TASK TO CARRY OUT: Return, word for word, every entry in the listing below, but not its images.

DATA EXTRACTS:
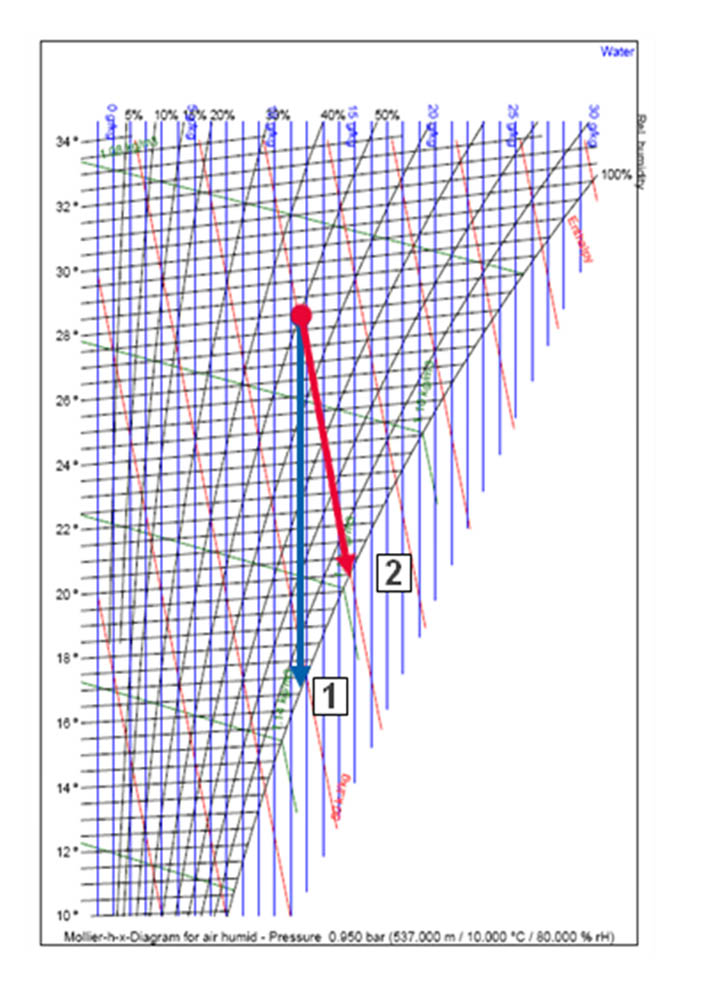 Nattebolkoeling ( lijn 2 in Mollierdiagram) Nattebolkoeling betreft een adiabatisch proces, waarbij de mate van koeling afhankelijk is van de zogenaamde natteboltemperatuur. Deze is afhankelijk van de temperatuur en de relatieve vochtigheid (% RV) van de aangezogen lucht. Dauwpuntkoeling (lijn 1 in Mollierdagram) Dauwpuntkoeling betreft een diabatisch proces. Een dauwpuntkoeler is een indirecte verdampingskoeler met een tegenstroom- of kruisstroom-warmtewisselaar, die de primaire lucht koelt en de proceslucht bevochtigt en afvoert naar de omgeving. De mate van koeling is hier afhankelijk van het dauwpunt. Deze is op zijn beurt afhankelijk van het absolute vochtgehalte (gr./kg) van de te koelen lucht. Omdat het dauwpunt onder de natteboltemperatuur ligt is bij gelijke omstandigheden, de uitgaande luchttemperatuur bij dauwpuntkoeling 3 tot 4 °C lager dan bij nattebolkoeling. Het bijzonder kenmerk van dauwpuntkoeling is dat bij een overdag stijgende omgevingstemperatuur onder invloed van de zon en bij een gelijk blijvend absoluut vochtgehalte, de koelcapaciteit stijgt, bij een gelijkblijvend energiegebruik.
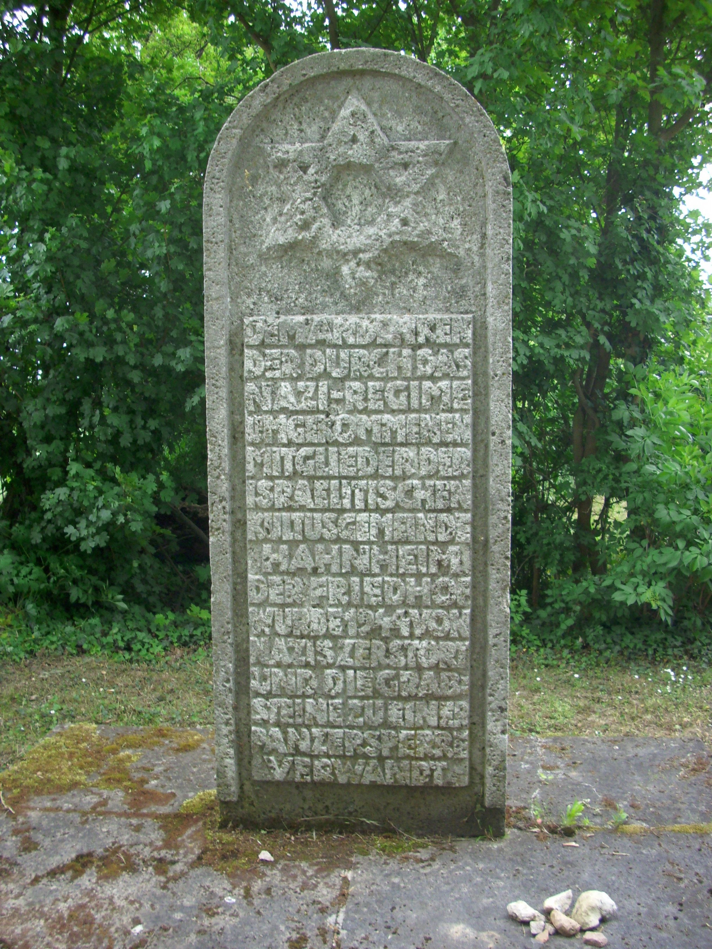 Um 1884 angelegtes, bis 1938 belegtes langgezogenes Areal; 16 Grabmäler bzw. -fragmente von 1870 bis 1922; Holocaust-Gedenkstein, 1948
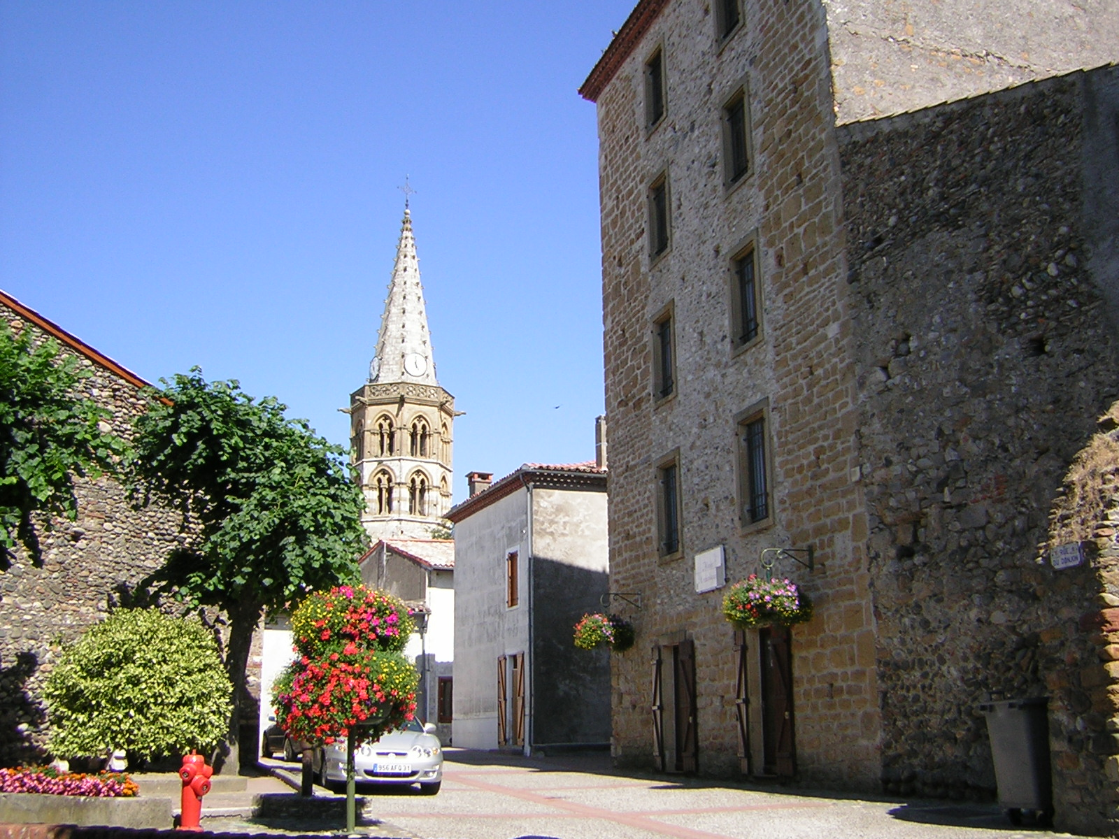 Martres-Tolosane (Haute-Garonne, Midi-Pyrénées, France) - Rue du Donjon et musée archéologique.
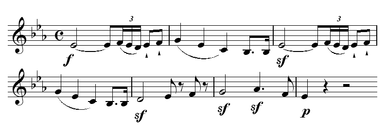 Thème principal du Concerto pour piano n° 5 de Ludwig van Beethoven (entrée des violons) Principal theme from Ludwig van Beethoven's Piano Concerto No. 5 (violins)
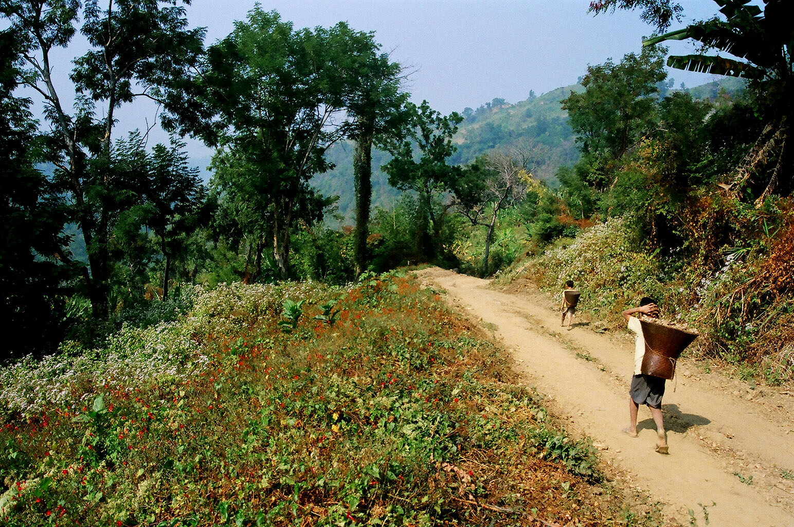 Road to Keokradong in Bandarban, Bangladesh

SOLUTION:
 Nattebolkoeling ( lijn 2 in Mollierdiagram) Nattebolkoeling betreft een adiabatisch proces, waarbij de mate van koeling afhankelijk is van de zogenaamde natteboltemperatuur. Deze is afhankelijk van de temperatuur en de relatieve vochtigheid (% RV) van de aangezogen lucht. Dauwpuntkoeling (lijn 1 in Mollierdagram) Dauwpuntkoeling betreft een diabatisch proces. Een dauwpuntkoeler is een indirecte verdampingskoeler met een tegenstroom- of kruisstroom-warmtewisselaar, die de primaire lucht koelt en de proceslucht bevochtigt en afvoert naar de omgeving. De mate van koeling is hier afhankelijk van het dauwpunt. Deze is op zijn beurt afhankelijk van het absolute vochtgehalte (gr./kg) van de te koelen lucht. Omdat het dauwpunt onder de natteboltemperatuur ligt is bij gelijke omstandigheden, de uitgaande luchttemperatuur bij dauwpuntkoeling 3 tot 4 °C lager dan bij nattebolkoeling. Het bijzonder kenmerk van dauwpuntkoeling is dat bij een overdag stijgende omgevingstemperatuur onder invloed van de zon en bij een gelijk blijvend absoluut vochtgehalte, de koelcapaciteit stijgt, bij een gelijkblijvend energiegebruik.
 Um 1884 angelegtes, bis 1938 belegtes langgezogenes Areal; 16 Grabmäler bzw. -fragmente von 1870 bis 1922; Holocaust-Gedenkstein, 1948
 Martres-Tolosane (Haute-Garonne, Midi-Pyrénées, France) - Rue du Donjon et musée archéologique.
 Thème principal du Concerto pour piano n° 5 de Ludwig van Beethoven (entrée des violons) Principal theme from Ludwig van Beethoven's Piano Concerto No. 5 (violins)
 Road to Keokradong in Bandarban, Bangladesh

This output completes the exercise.